DATASET EXTRACT:
BEGIN

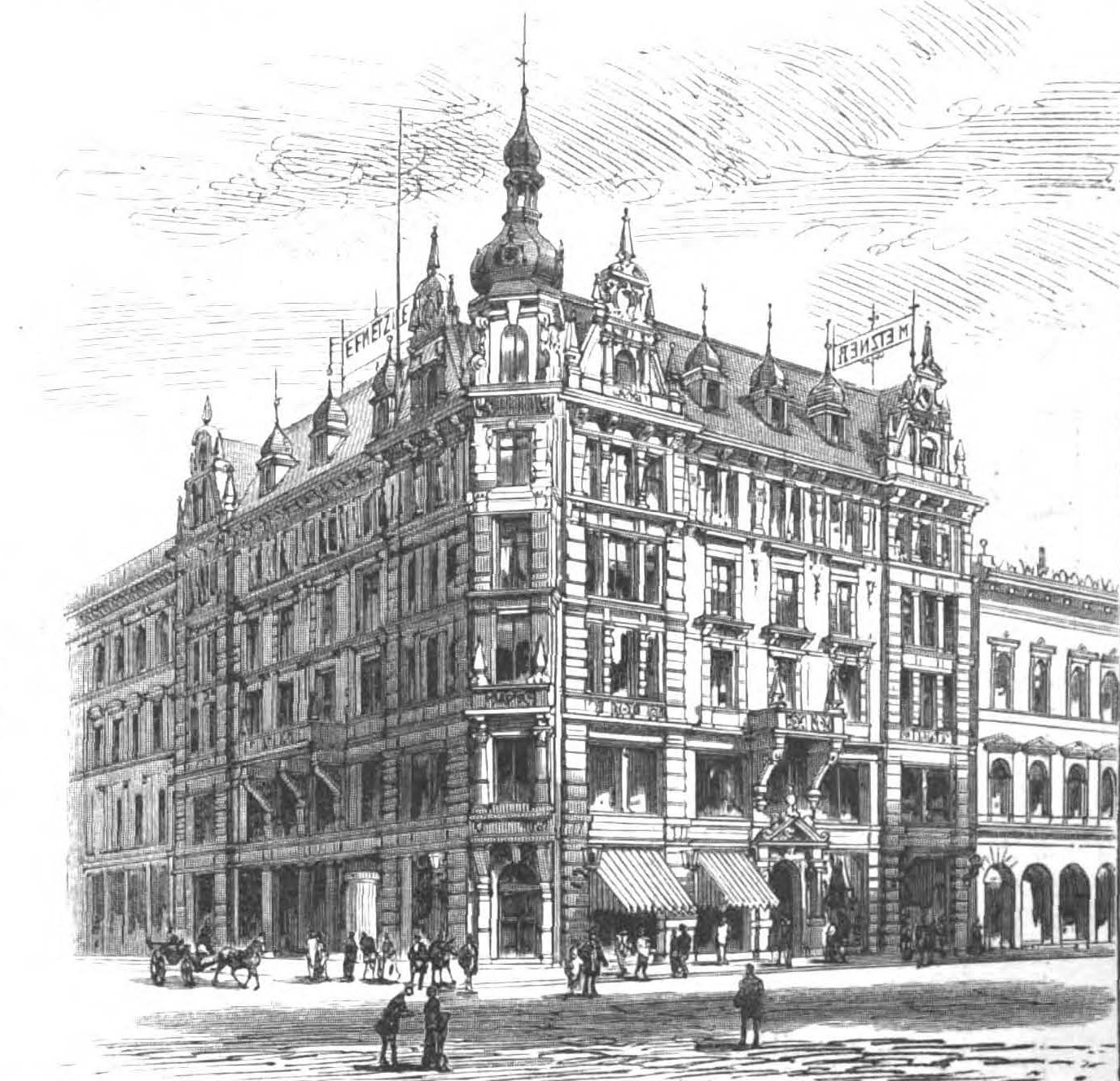 Das 1885 neu erbaute Haus der Firma Mezner in Berlin Ecke Mohren- und Markgrafenstraße. Illustrirte_Zeitung 1885-84, S. 213 + Text S. 209-210
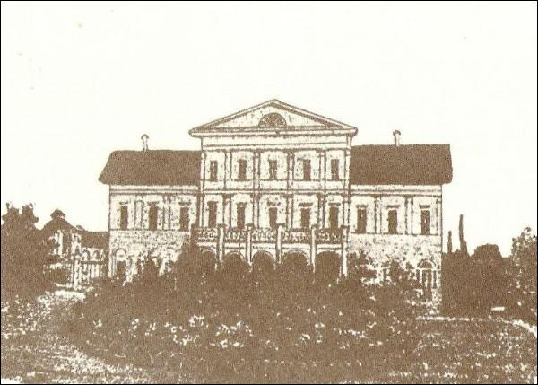 Палац у Дабраўлянах на літаграфіі К. Бахматовіча
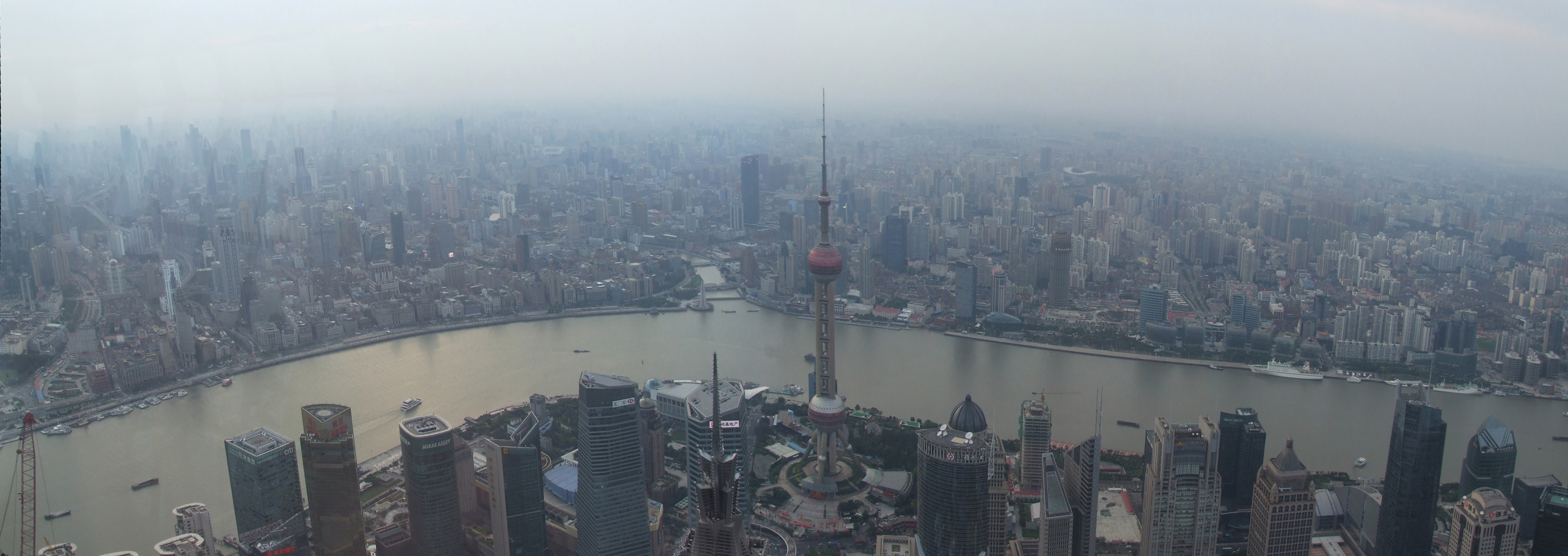 Panorama-Blick vom World Financial Center, Shanghai
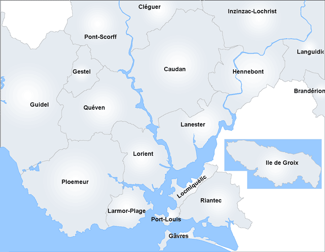 Description : Carte de la communauté d'agglomération du pays de Lorient (Cap L'Orient) Place : Bretagne, France Date : Août 2006 Author : Réalisation Pline
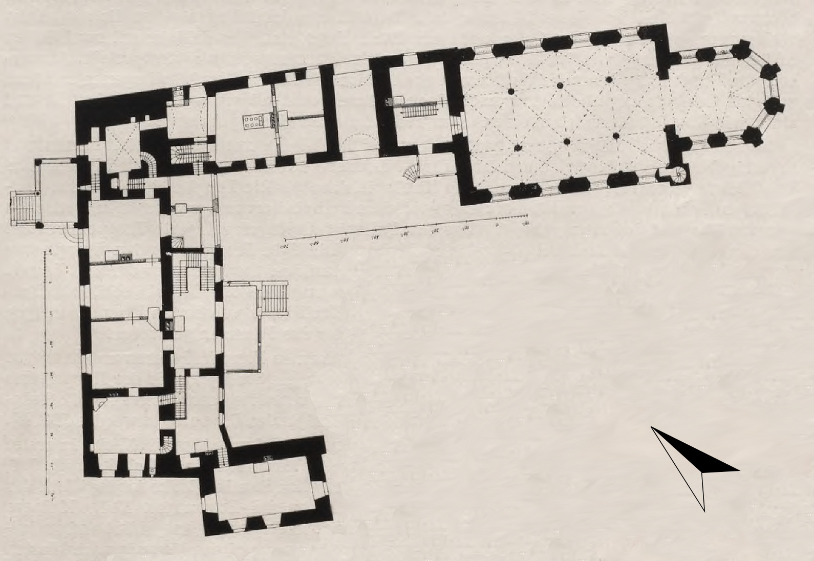 Grundriss des Schlosses Groß-Roop in Straupe, Lettland
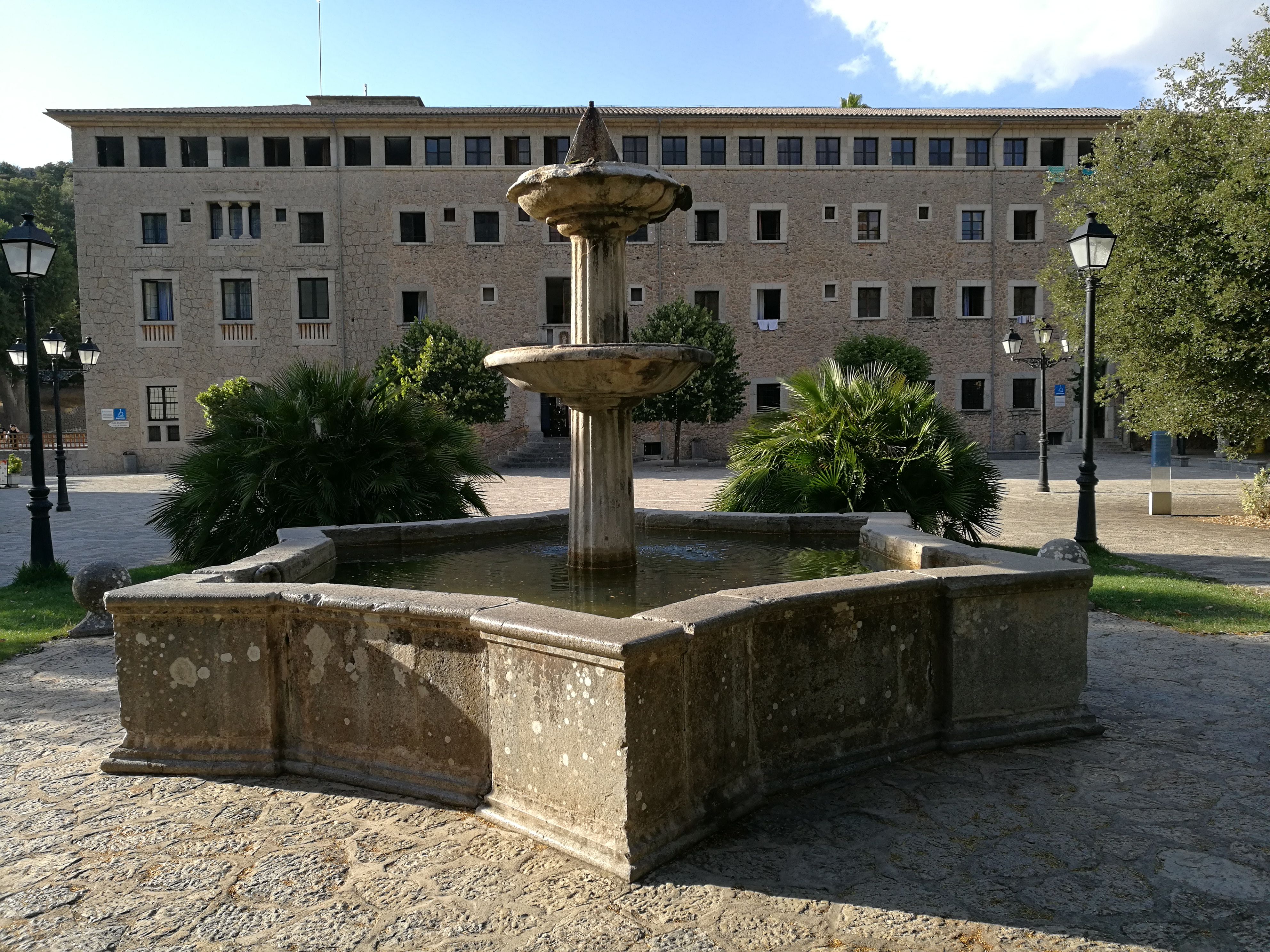 Ancienne fontaine pour les animaux, Monastère de Lluc, île de Mayorque, aux Baléares. Juillet 2018.
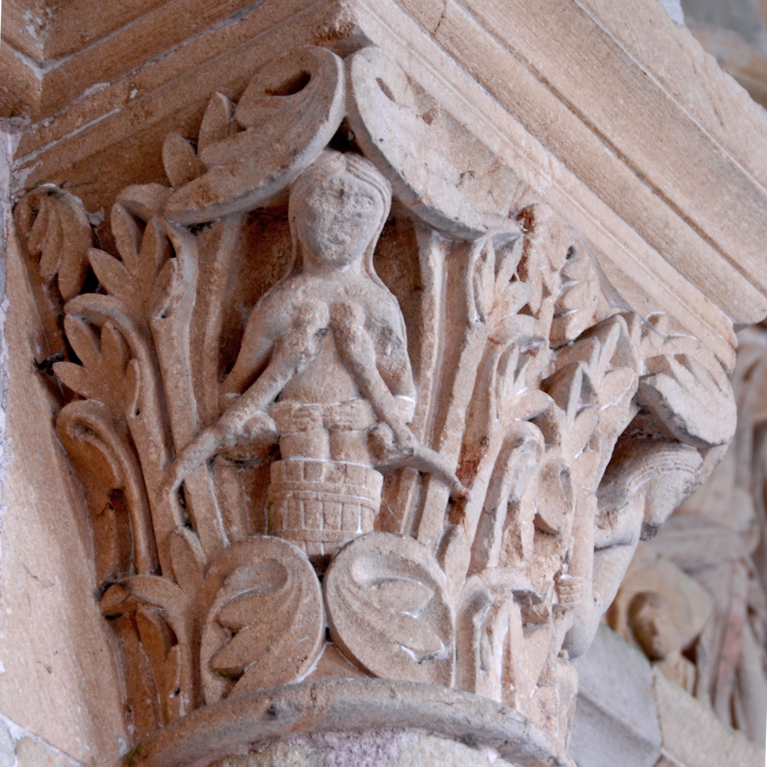 Portalvorbau, Kapitell, Frau säugt Schlangen

END

Excluding the pictures, transcribe all of the entries exactly.

ANSWER TO THE EXERCISE:
 Das 1885 neu erbaute Haus der Firma Mezner in Berlin Ecke Mohren- und Markgrafenstraße. Illustrirte_Zeitung 1885-84, S. 213 + Text S. 209-210
 Палац у Дабраўлянах на літаграфіі К. Бахматовіча
 Panorama-Blick vom World Financial Center, Shanghai
 Description : Carte de la communauté d'agglomération du pays de Lorient (Cap L'Orient) Place : Bretagne, France Date : Août 2006 Author : Réalisation Pline
 Grundriss des Schlosses Groß-Roop in Straupe, Lettland
 Ancienne fontaine pour les animaux, Monastère de Lluc, île de Mayorque, aux Baléares. Juillet 2018.
 Portalvorbau, Kapitell, Frau säugt Schlangen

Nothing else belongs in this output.